Creating bushels is done by sending messages to a special creator capability, which some servers can offer. This is largely application-defined. The first message sent to a creator transfers a capability to a space bank, as well as any other information needed to allocate the bushel. The server will reply with "success" or "fail", and other information needed to continue the protocol. In the case of success, it will also transfer a badged capability to the new bushel.

Internally, the server is parameterized by an n, which is a number between PAGE_BITS and WORD_BITS - BADGE_BITS. PAGE_BITS is typically 12, WORD_BITS is either 32 or 64, and BADGE_SIZE is 28. n - PAGE_BITS is the size (in 4K pages) of a fixed-length slab, which stores the initial bookkeeping and state for a bushel. Later dynamic allocations from the space bank are allowed, and pointers outside of the slab are also allowed.

The IPC buffer for a bushel can also be extended. If a message larger than the standard seL4 IPC buffer is required, the client can negotiate extended virtual message registers (EVMRs). At that point, all messages should be written into the EVMR before sending, with only physical message registers used for the actual endpoint send operation.

Silos

A silo is a sort of container, similar to Solaris zones. Each silo is a mostly isolated operating system instance in its own right.
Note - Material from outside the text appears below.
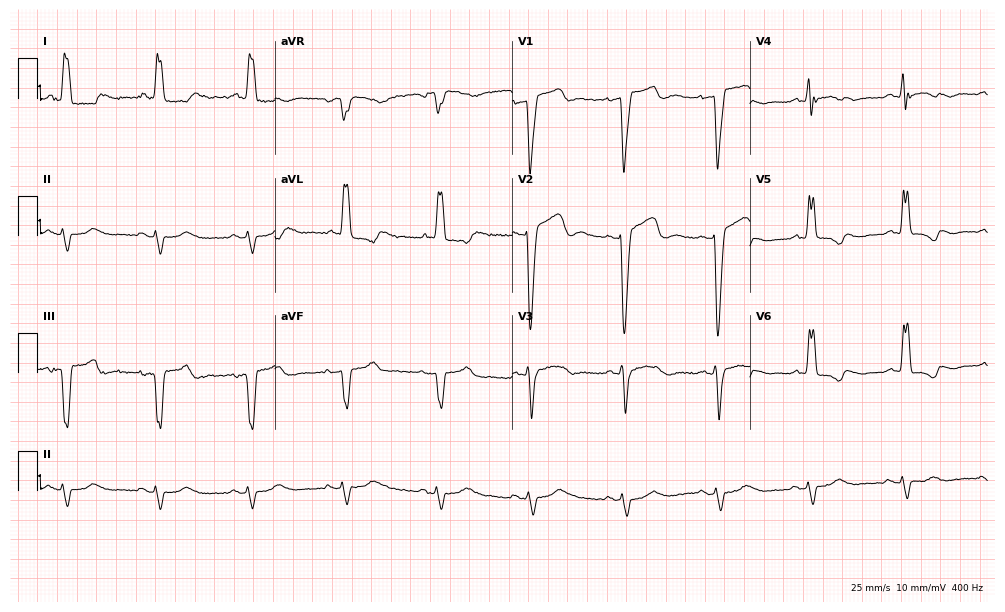
ECG (9.7-second recording at 400 Hz) — a 79-year-old female. Findings include left bundle branch block.

On initialization, Phoma consists of a single root silo. This silo is responsible for bringing up the rest of the system based on the configuration it receives from its own creator. On a Robigalia system, this will be the seL4 root task. Processes can ask the root silo to create more silos, given some Untyped memory. There are no technical restrictions on processes creating new silos manually, but creating a silo is somewhat laborious. Thus it is usually left to the root silo to create all silos on the system.

Each silo ends up providing a consistent operating environment for the tasks it hosts. For example, Robigo is a silo type which provides POSIX compatibility. Building on Robigo, there is a Linux silo which provides compatibility via either linking to a custom libc or via system call emulation. Phoma also provides its own silo type. Silo types are not baked into the system, but arise from convention and simplicity. We’ll discuss here native Phoma silos.

Each silo is host to a number of processes. A process consists of a number of threads, all of which share an address and capability space. Each thread runs an event loop which processes messages from its inbox. These messages are arbitrary buffers of bytes, to be interpreted as Cap’n Proto messages. Both the silo itself and other processes on the system can send messages to a process. If a process stops processing its event loop, it will possibly be killed and restarted.

Silos are responsible for implementing resource allocation and managing process capability and address spaces. Processes, on creation, are endowed with some amount of untyped memory. They can use this untyped memory to create objects, transfer to other processes, or redeem it for a raw seL4 Untyped object. To get more Untyped memory, processes must request it from the silo (which may be denied), or receive it from some other process.

Channels

Channels are the mechanism Phoma uses for asynchronously transferring messages between processes. A process can have many channels associated with it, typically about one per thread. It is possible to "select", or wait on, multiple channels at once. Conceptually, a channel is an iterator of io::Read objects which. Physically, they are implemented using shared memory and seL4 Notification objects. The shared memory is used for a lock-free queue.

TODO: needs lots more details.

Cap’n Proto

Cap’n Proto is a sophisticated distributed capability system. It additionally includes a highly tuned serialization format.

Robigo: POSIX on Phoma

This is probably a thing!

Concluding Remarks

Rust is awesome, seL4 is awesome, Robigalia is awesome.